“Quem conseguiu que não houvesse maioria absoluta tem também responsabilidade de garantir que continua a geringonça.” A frase é de António Costa e comoveu meio país político. Não é caso para tanto, sugiro eu. A frase nem surpreende nem denota nenhuma inflexão de fundo. É, antes, a expressão de uma tática que se tornou evidente logo no dia das últimas legislativas: o PS saiu das eleições numa situação confortável (basta-lhe a abstenção da esquerda ou da direita para governar) e António Costa aposta deliberadamente, e desde então, numa hábil ambiguidade que vai iludindo, ora os parceiros à esquerda, ora o PSD à direita. A declaração de amor é mais do mesmo, portanto. Só acredita na fidelidade do PS quem tiver mesmo muita vontade.
Ora, se é verdade que este expediente é útil para ir mantendo um Governo minoritário à tona e para ir aprovando, casuisticamente, algumas medidas com os olhos fixados no curtíssimo prazo, ele é completamente incompatível com o tipo de pensamento estratégico que tem de estar subjacente ao plano de recuperação económica a discutir com Bruxelas nos próximos meses.
O momento é, pois, de clarificação. E esta é, antes de mais, uma responsabilidade do PS. Se é inteiramente legítimo que o Governo escolha encostar-se definitivamente seja à esquerda, seja à direita, não é menos verdade que seria impensável que não fizesse uma escolha clara. A coerência e a solidez de um plano que é a última oportunidade para tirar o País da cauda da Europa não podem ser sacrificadas no altar do taticismo instantâneo.

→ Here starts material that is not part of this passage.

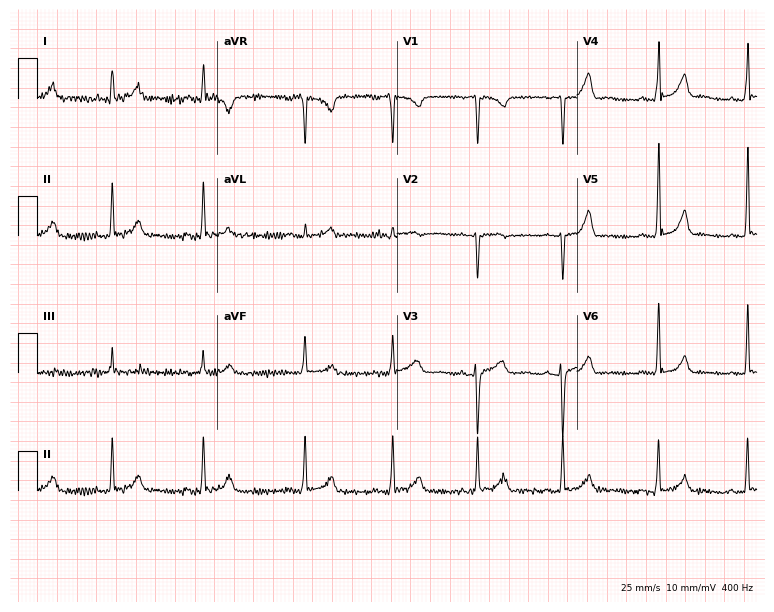
ECG (7.3-second recording at 400 Hz) — a 28-year-old woman. Labelled as a normal ECG.

Mas se é o PS que tem de fazer a clarificação, é o PSD que tem de exigi-la. Não só porque tem obrigação de querer ter uma palavra a dizer sobre o futuro dos portugueses, mas porque está, paradoxalmente, em boas condições para fazê-lo. Ou alguém verdadeiramente acredita que, se o PSD recusar as ambiguidades e forçar uma clarificação à esquerda, um plano de recuperação económica desenhado a três mãos entre PS, BE e PCP alguma vez terá o beneplácito de Bruxelas? É que é preciso ser-se muito ingénuo para pensar que a União aceitará despejar fundos sobre um país que decida usá-los para ensaiar as maravilhas da coletivização dos meios de produção ou a definitiva estatização da economia.

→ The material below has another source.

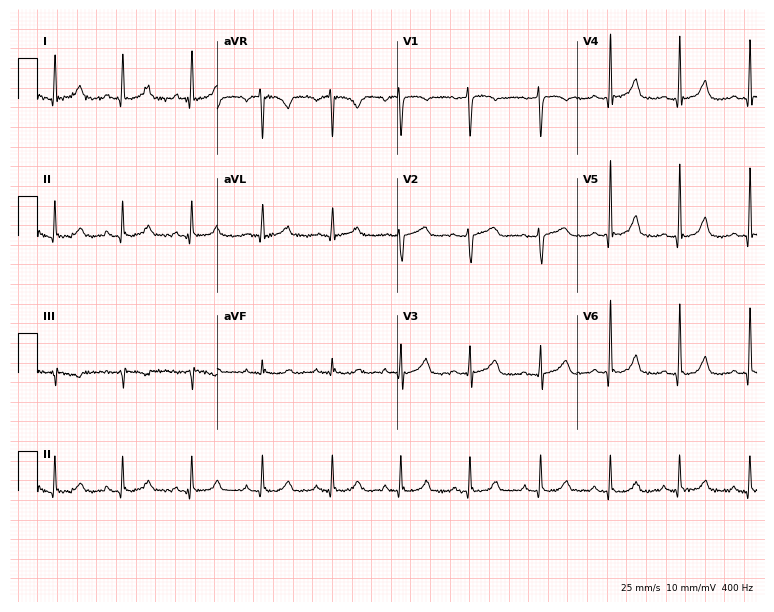
12-lead ECG from a female patient, 41 years old. Recorded interpretation: within normal limits.

Este é, portanto, e acima de tudo, o momento de aposta para o PSD. De nada vale a Rui Rio ter sido o corredor de fundo, o resistente implacável aos críticos internos, o homem que espera pelo momento certo para reclamar poder, se não tiver a sagacidade de perceber que chegou a hora de fazer prova definitiva de vida. Há comboios que não passam duas vezes. Este tem paragem no Orçamento do Estado e, antes disso, nas negociações para a apresentação do plano de recuperação económica que deveriam condicionar a posição do PSD.
Lá para o fim do ano perceberemos quem ficou na estação.